Records drawn from a dataset
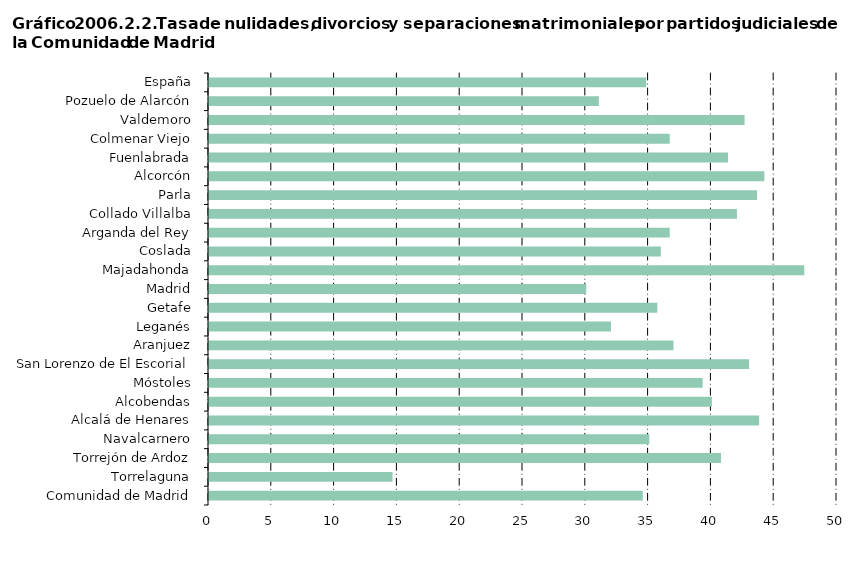
| Category | Series 0 |
|---|---|
| Comunidad de Madrid | 34.538 |
|     Torrelaguna | 14.613 |
|     Torrejón de Ardoz | 40.767 |
|     Navalcarnero | 35.054 |
|     Alcalá de Henares | 43.802 |
|     Alcobendas | 40.039 |
|     Móstoles | 39.299 |
|     San Lorenzo de El Escorial | 42.997 |
|     Aranjuez | 36.982 |
|     Leganés | 32.005 |
|     Getafe | 35.696 |
|     Madrid | 30.036 |
|     Majadahonda | 47.395 |
|     Coslada | 35.97 |
|     Arganda del Rey | 36.682 |
|     Collado Villalba | 42.033 |
|     Parla | 43.637 |
|     Alcorcón | 44.22 |
|     Fuenlabrada | 41.327 |
|     Colmenar Viejo | 36.684 |
|     Valdemoro | 42.646 |
|     Pozuelo de Alarcón | 31.038 |
| España | 34.809 |

__Required work__. Quote the data above in full, leaving out the pictures it holds.

__Written response__.
| Category | Series 0 |
|---|---|
| Comunidad de Madrid | 34.538 |
|     Torrelaguna | 14.613 |
|     Torrejón de Ardoz | 40.767 |
|     Navalcarnero | 35.054 |
|     Alcalá de Henares | 43.802 |
|     Alcobendas | 40.039 |
|     Móstoles | 39.299 |
|     San Lorenzo de El Escorial | 42.997 |
|     Aranjuez | 36.982 |
|     Leganés | 32.005 |
|     Getafe | 35.696 |
|     Madrid | 30.036 |
|     Majadahonda | 47.395 |
|     Coslada | 35.97 |
|     Arganda del Rey | 36.682 |
|     Collado Villalba | 42.033 |
|     Parla | 43.637 |
|     Alcorcón | 44.22 |
|     Fuenlabrada | 41.327 |
|     Colmenar Viejo | 36.684 |
|     Valdemoro | 42.646 |
|     Pozuelo de Alarcón | 31.038 |
| España | 34.809 |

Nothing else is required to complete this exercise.